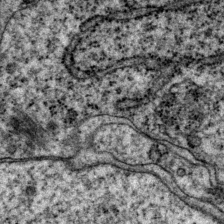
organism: P. pacificus
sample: Pharynx
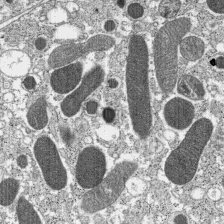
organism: C57BL Mouse
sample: Pancreatic islet
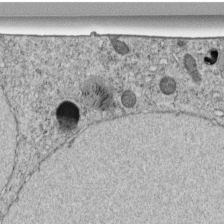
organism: C. elegans
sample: C. elegans embryo early stage
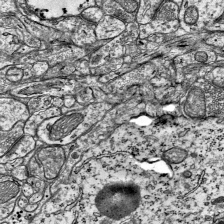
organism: Mouse
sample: Visual Cortex
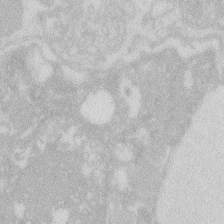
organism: Zebrafish
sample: Macrophage
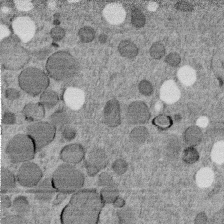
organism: C. elegans
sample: C. elegans embryo early stage
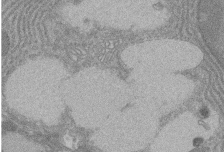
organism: Rat
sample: Salivary granule
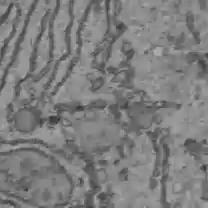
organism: C57BL Mouse
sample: Liver
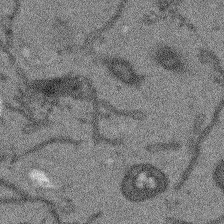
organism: Arabidopsis thaliana
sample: Root tip
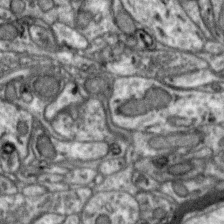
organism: Zebra finch
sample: Brain
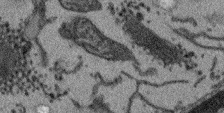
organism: Arabidopsis thaliana
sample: Root tip
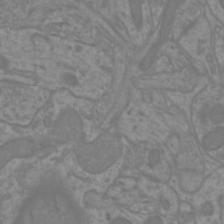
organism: Mouse
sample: Cortical neurons
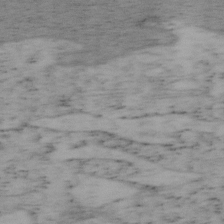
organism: Mouse
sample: OT-I killer T cells with ID8 ovarian cancer cells
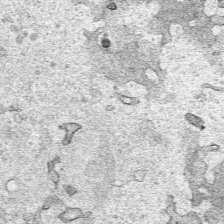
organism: Human
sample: Mitochondria in HCT116 cells
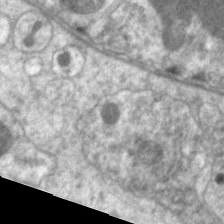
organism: C. elegans
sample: Pharynx
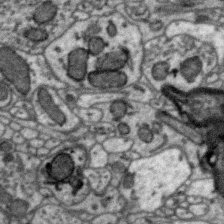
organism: Zebra finch
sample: Brain
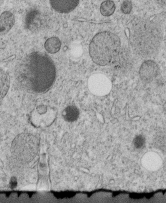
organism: C. elegans
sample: C. elegans embryo early stage
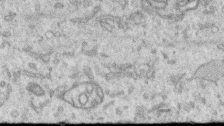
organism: Human
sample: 1205lu cells
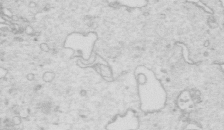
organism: Mouse
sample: Multiciliated cells
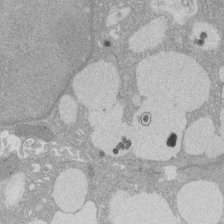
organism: Rat
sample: Salivary granule
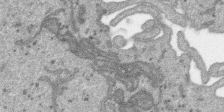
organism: Human
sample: Lung epithelial cells infected with SARS-CoV-2
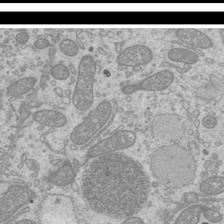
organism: Mouse
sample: Cilia; mouse epididymis
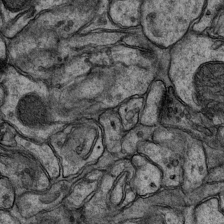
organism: Mouse
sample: CA1 Hippocampus
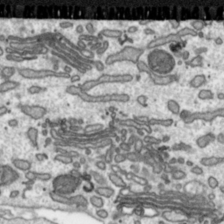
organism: Toxoplasma gondii
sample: Parasites in a vacuole inside a host cell
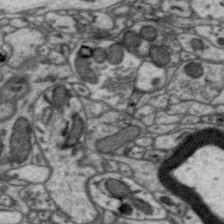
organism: Zebra finch
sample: Brain
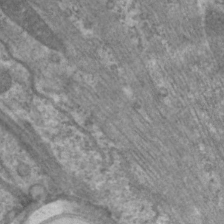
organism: C. elegans
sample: Pharynx
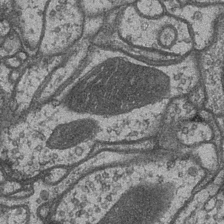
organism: Drosophila
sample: Optic medulla
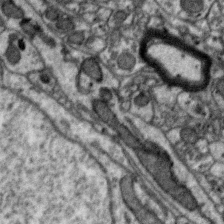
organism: Zebra finch
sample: Brain
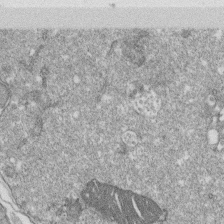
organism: African green monkey
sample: Vero E6 cells infected with SARS-CoV-2
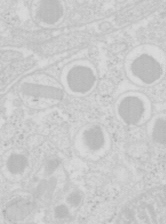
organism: Mouse
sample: Pancreas
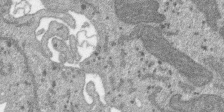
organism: Human
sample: Lung epithelial cells infected with SARS-CoV-2
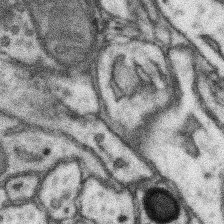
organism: Mouse
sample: Somatosensory cortex neuropil
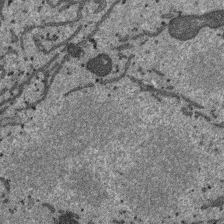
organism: Human
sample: Lung epithelial cells infected with SARS-CoV-2
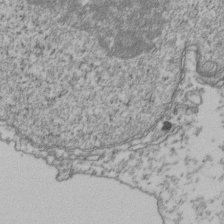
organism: Human
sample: Activated Jurkat CD4+ T cells
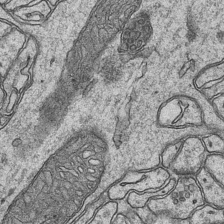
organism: Mouse
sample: CA1 Hippocampus
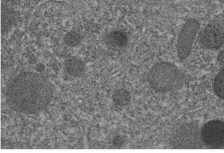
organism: C. elegans
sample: C. elegans embryo early stage
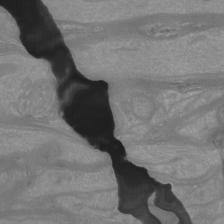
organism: Mouse
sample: Cortical neurons
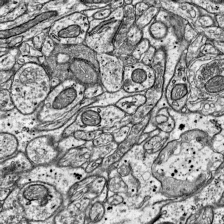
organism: Mouse
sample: Visual Cortex
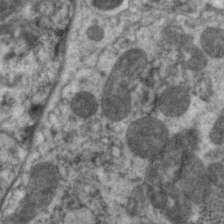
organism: C. elegans
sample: Pharynx
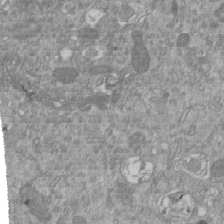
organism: Mouse
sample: ED-1 cell nuclei; centrioles
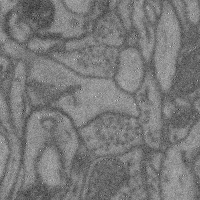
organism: Mouse
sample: Cerebral cortex
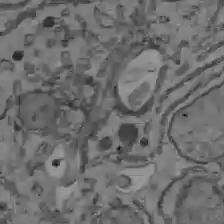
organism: C57BL Mouse
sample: Liver
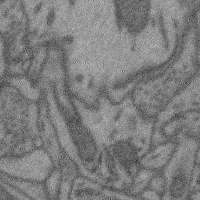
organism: Mouse
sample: Cerebral cortex
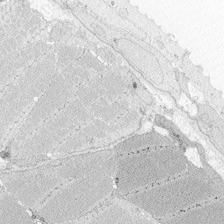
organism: Zebrafish
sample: Whole-Brain
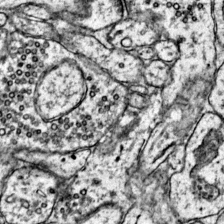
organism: Mouse
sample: Primary visual cortex
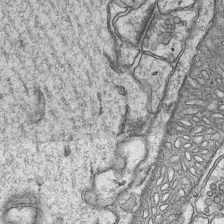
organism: Mouse
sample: CA1 Hippocampus
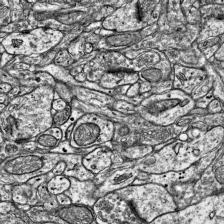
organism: Mouse
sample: Visual Cortex
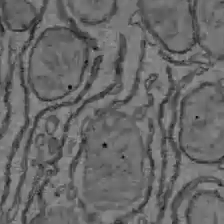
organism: C57BL Mouse
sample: Liver
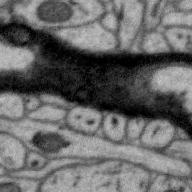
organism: Zebra finch
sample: Brain
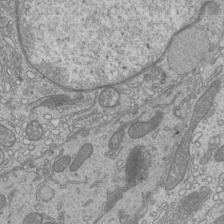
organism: Mouse
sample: Cilia; mouse epididymis
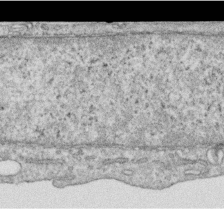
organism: Human
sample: Centriole in RPE cells
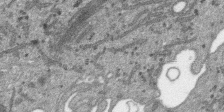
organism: Human
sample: Lung epithelial cells infected with SARS-CoV-2
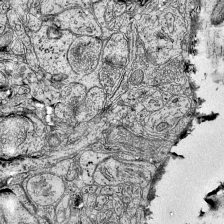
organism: Mouse
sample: Visual Cortex
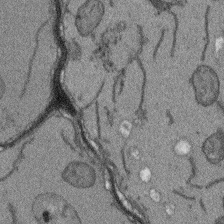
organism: Arabidopsis thaliana
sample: Root tip
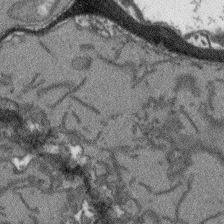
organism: Arabidopsis thaliana
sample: Root tip
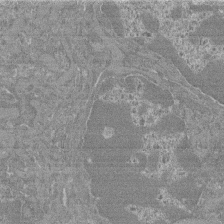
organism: Mouse
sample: Glomerulus
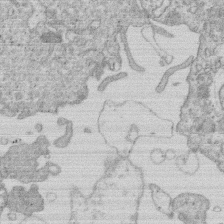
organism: Human
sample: Macrophage cells
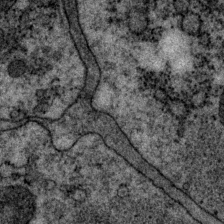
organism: P. pacificus
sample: Pharynx
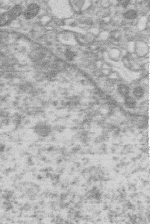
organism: Human
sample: Macrophage cells
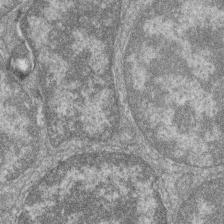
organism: Zebrafish
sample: Cilia; retinal pigment epithelium
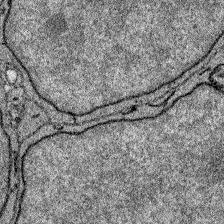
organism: Zebrafish
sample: Larval olfactory bulb
□ □ □ □ □ □ □
■ Assigned task:
Nothing but the lines from the line with "sample: Whole-Brain" through the end of the listing should appear in the answer, each duplicated exactly, without pictures.

■ Result for this exercise:
sample: Whole-Brain
organism: Mouse
sample: Primary visual cortex
organism: Mouse
sample: CA1 Hippocampus
organism: Mouse
sample: Visual Cortex
organism: C57BL Mouse
sample: Liver
organism: Zebra finch
sample: Brain
organism: Mouse
sample: Cilia; mouse epididymis
organism: Human
sample: Centriole in RPE cells
organism: Human
sample: Lung epithelial cells infected with SARS-CoV-2
organism: Mouse
sample: Visual Cortex
organism: Arabidopsis thaliana
sample: Root tip
organism: Arabidopsis thaliana
sample: Root tip
organism: Mouse
sample: Glomerulus
organism: Human
sample: Macrophage cells
organism: P. pacificus
sample: Pharynx
organism: Human
sample: Macrophage cells
organism: Zebrafish
sample: Cilia; retinal pigment epithelium
organism: Zebrafish
sample: Larval olfactory bulb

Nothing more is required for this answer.